En 1973 el Golpe de Estado de Pinochet puso a la CIA en la picota, también en Estados Unidos. El Senado creó el Comité Church que, entre otros asuntos, investigó a dónde iba a parar el dinero de la central de inteligencia.
El Comité concluyó que, de manera encubierta, la CIA estaba financiando una buena parte de las becas, los cursos y la investigación científica. Durante los años sesenta la mitad de las subvenciones para la investigación internacional (excluidas las becas de las Fundaciones Carnegie, Ford y Rockefeller, que tenían sus propios lazos de la CIA) fueron financiadas en secreto o influenciadas por la CIA.
Durante la Guerra Fría el complejo militar industrial moldeando el desarrollo de disciplinas, como la antropología. La CIA financiaba a la Fundación Asia, que a su vez financiaba a la Asociación Americana de Antropología (1).
Los enredos de la antropología con las cenfrales de inteligencia han evolucionado de manera notable desde entonces porque los antropólogos se dieron cuenta de que, e varios países del mundo, su trabajo estaba siendo cosechado y a veces secuestrado por instituciones militares y de inteligencia para la lucha contrainsurgente.
Tras el triunfo de la Revolución Cubana el Pentágono impulsó el Proyecto Camelot, un plan de investigación social para “predecir y prevenir” las revoluciones en el mundo, especialmente en América Latina (2).
El Pentágono quería entender las condiciones económicas, políticas y sociales que hacían que un país fuera propenso a la revolución. Querían tener una especie de “mapa de riesgos” para poder intervenir antes de que el descontento social se convirtiera en un levantamiento insurreccional.
En países como Chile, el proyecto se presentó como una investigación académica neutral e inofensiva. Los investigadores entrevistaban a personas sobre sus creencias políticas y su opinión sobre la democracia, pero en realidad estaban clasificando a la población según su ”potencial subversivo”.

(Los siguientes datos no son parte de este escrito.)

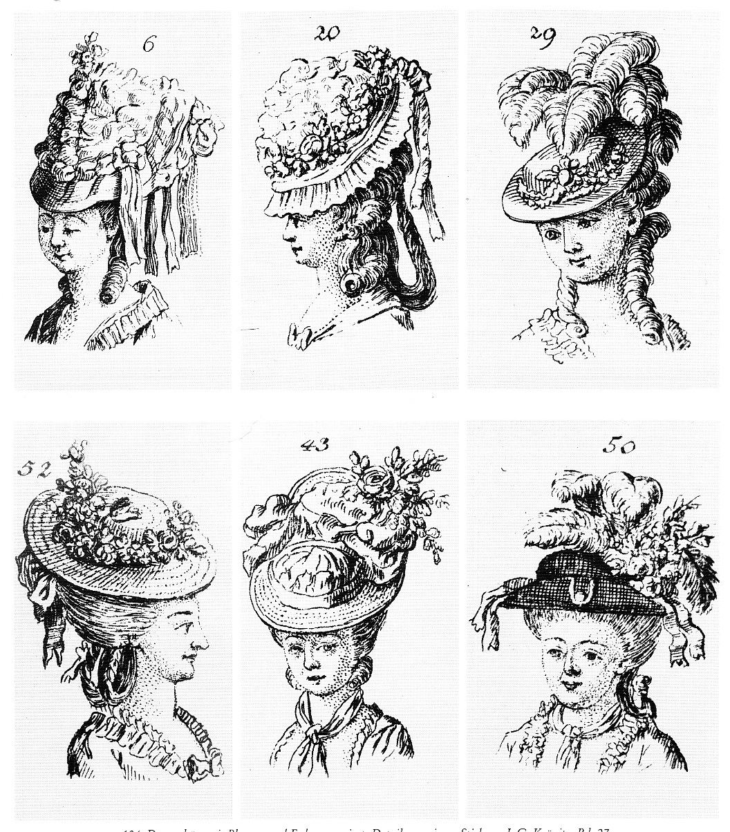 Damenhüte, mit den Erzeugnissen einer Blumenmanufaktur dekoriert.
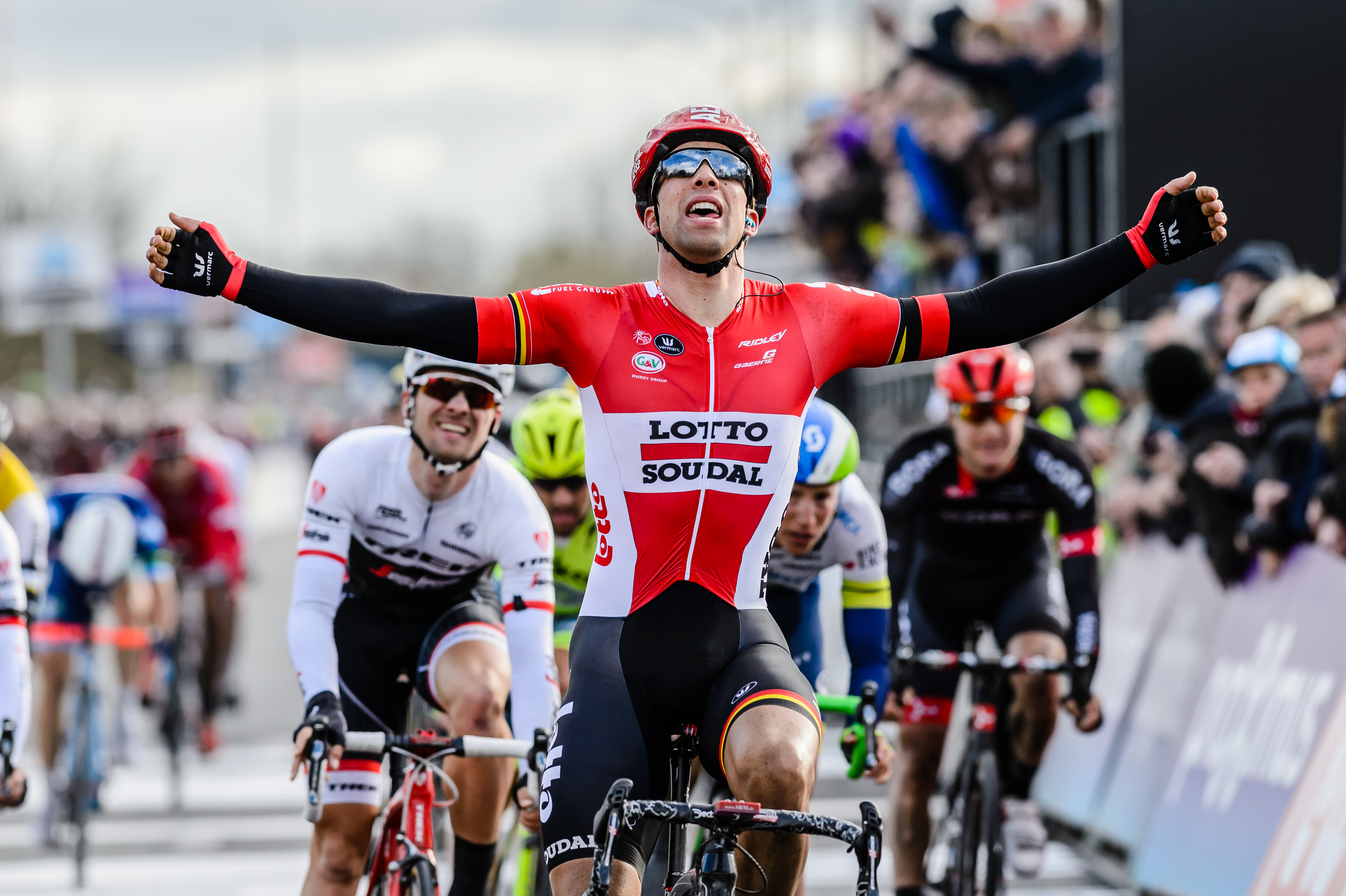 In Waregem ziet Greg Van Avermaet zijn solovlucht stranden op 250 meter voor de finish. Hij wordt geremonteerd door het peleton, waar Bryan Coquard iets te vroeg zeker is van de zege. Op de streep wordt de Fransman in extremis nog gepasseerd door Jens Debusschere. Edward Theuns eindigt als derde.
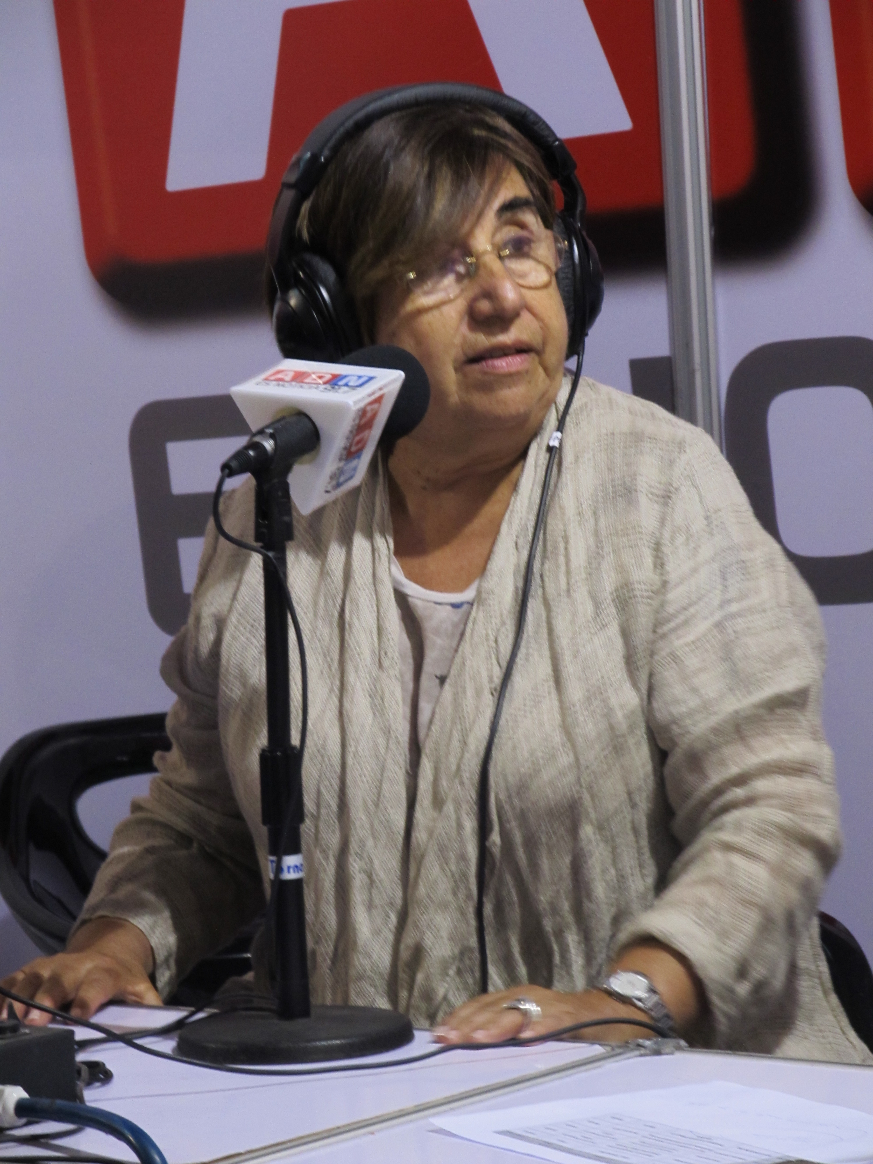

Las investigaciones de Camelot se utilizaron para la guerra sicológica, para influir en los comportamientos políticos y, de esa manera, para manipular las elecciones.
El proyecto se destapó en Chile muy rápidamente, levantando ua ola de indignación. Detrás de los universitarios y los sondeos estaba el Pentágono. Fue visto como una nueva forma de colonialismo, provocando un conflicto diplomático entre Chile y Estados Unidos. El diputado comunista Jorge Montes, exigió al gobierno chileno que cancelara los visados de los científicos sociales estadounidenses que trabajaban en el país.
Debido a la presión internacional y al repudio generalizado, el proyecto fue cancelado oficialmente. Fue un golpe muy duro para las investigaciones en ciencias sociales, ya que muchos universitarios fueron criticados por colaborar con espías y militares.
Al quedar al descubierto, los académicos en encogieron de hombros: “Yo no sabía nada”. Como tantos otros, se limitaban a cobrar y a “hacer su trabajo”. Lo demás no les importaba nada; el dinero no tiene color, y nadie persigue las subvenciones con más empeño que un investigador. Les gusta hablar de “libertad de cátedra”, pero sin financiación no hay artículos, ni revistas, ni conferencias, ni becas, ni premios.
A principios de la década de los setenta, a los antropólogos que trabajaban en operaciones de contrainsurgencia en Tailandia les ocurrió lo mismo que en Chile: su sucia tarea quedó al descubierto.
La Asociación Americana de Antropología también quedó al descubierto y cambió las normas deontológicas: a partir de entonces los antropólogos no podían colaborar con el espionaje.
Pero el dinero es muy goloso y los científicos no son inmunes a los cantos de sirena. En 2001 ya nadie se quería acordar de aquellas normas. Se produjeron los atentados contra las Torres Gemelas y el inicio de la “guerra contra el terrorismo”. La antropología podía volver a desempeñar un papel contrarrevolucionario de la mano del Pentágono y la CIA.
La Asociación Americana de Antropología ya no tenía tantos escrúpulos. Si hay físicos que fabrican bombas nucleares, también puede haber antropólogos que ayuden a luchar contra la revolución, las movilizaciones y las protestas, sobre todo si cuentan con cámaras de videovigilancia, móviles, bases de datos e inteligencia artificial.
Los militares y las centrales de inteligencia siguen vigilando y realizando seguimientos de los ciudadanos. Forma parte de la doctrina de la seguridad nacional, una política preventiva que se ha perfeccionado con el paso del tiempo gracias al trabajo de los científicos sociales.